Joel Hestness, Sharan Narang, Newsha Ardalani, Gregory Diamos, Heewoo Jun, Hassan Kianinejad, Md. Mostofa Ali Patwary, Yang Yang, Yanqi Zhou

Deep learning (DL) creates impactful advances following a virtuous recipe: model architecture search, creating large training data sets, and scaling computation. It is widely believed that growing training sets and models should improve accuracy and result in better products. As DL application domains grow, we would like a deeper understanding of the relationships between training set size, computational scale, and model accuracy improvements to advance the state-of-the-art. This paper presents a large scale empirical characterization of generalization error and model size growth as training sets grow. We introduce a methodology for this measurement and test four machine learning domains: machine translation, language modeling, image processing, and speech recognition.

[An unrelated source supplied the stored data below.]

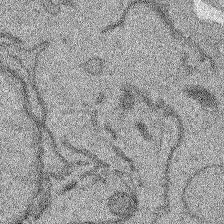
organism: Human
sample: HeLa cells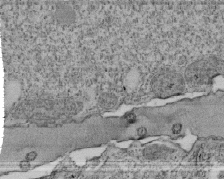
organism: Tetrahymena
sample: Cilia in tetrahymena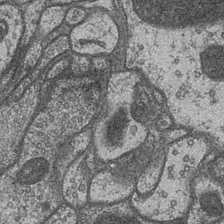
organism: Drosophila
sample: Optic medulla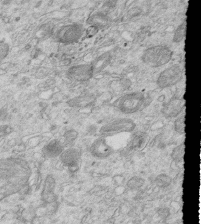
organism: Mouse
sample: Multiciliated cells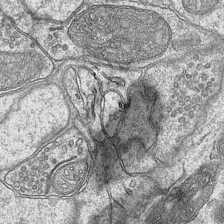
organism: Mouse
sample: CA1 Hippocampus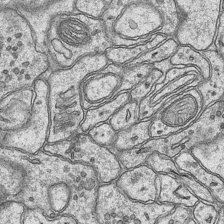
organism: Mouse
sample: CA1 Hippocampus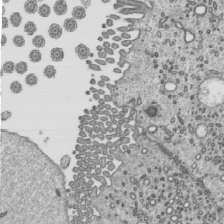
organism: Mouse
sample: Mouse epididymis efferent ductule cilia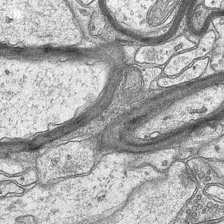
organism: Mouse
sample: CA1 Hippocampus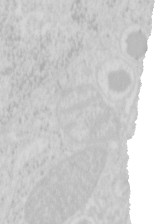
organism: Mouse
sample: Pancreas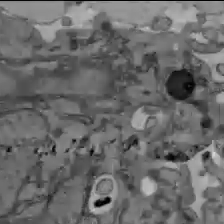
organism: C57BL Mouse
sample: Liver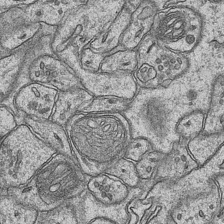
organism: Mouse
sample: CA1 Hippocampus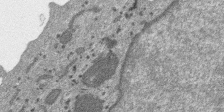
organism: Human
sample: Lung epithelial cells infected with SARS-CoV-2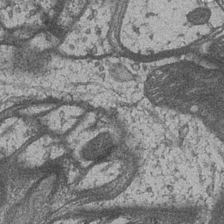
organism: Drosophila
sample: Optic medulla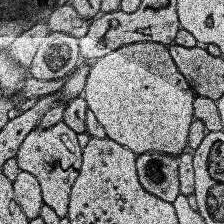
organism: Human
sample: Temporal Lobe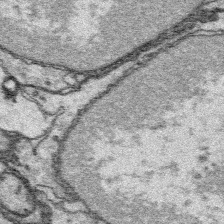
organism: Platynereis dumerilii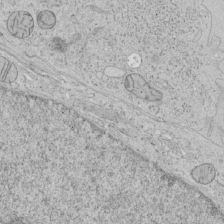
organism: Human
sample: Mitochondria in HCT116 cells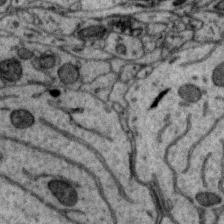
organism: Zebra finch
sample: Brain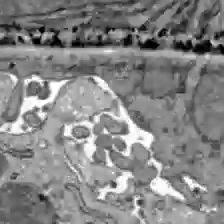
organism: C57BL Mouse
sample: Liver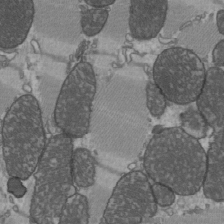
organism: C57BL Mouse
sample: Heart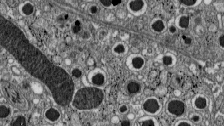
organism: C57BL Mouse
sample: Pancreatic islet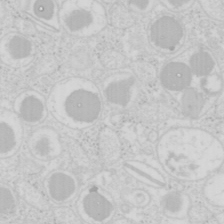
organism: Mouse
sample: Pancreas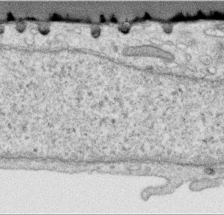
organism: Human
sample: Centriole in RPE cells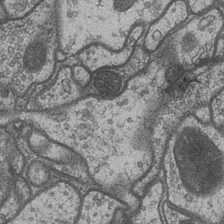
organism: Drosophila
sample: Optic medulla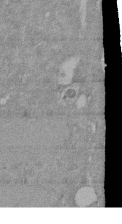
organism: Mouse
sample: ED-1 cell nuclei; centrioles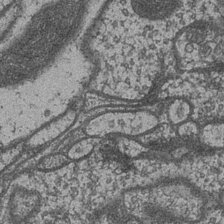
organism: Drosophila
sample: Optic medulla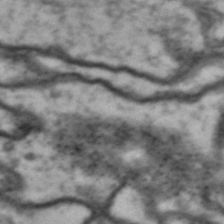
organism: Drosophila
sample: Brain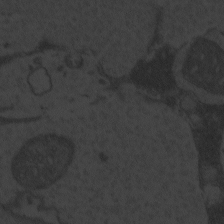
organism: Zebrafish
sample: Macrophage infected with Toxoplasma gondii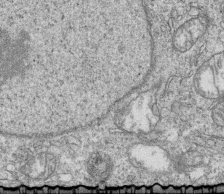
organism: Human
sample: HeLa cell HIV synapse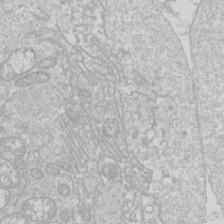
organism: Drosophila
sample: Cell division; meiosis; drosophila spermatocytes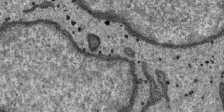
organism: Human
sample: Lung epithelial cells, uninfected (mock) control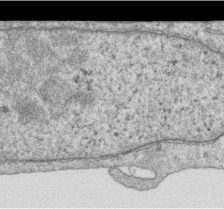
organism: Human
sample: Centriole in RPE cells

Our empirical results show power-law generalization error scaling across a breadth of factors, resulting in power-law exponents---the "steepness" of the learning curve---yet to be explained by theoretical work. Further, model improvements only shift the error but do not appear to affect the power-law exponent. We also show that model size scales sublinearly with data size. These scaling relationships have significant implications on deep learning research, practice, and systems. They can assist model debugging, setting accuracy targets, and decisions about data set growth. They can also guide computing system design and underscore the importance of continued computational scaling.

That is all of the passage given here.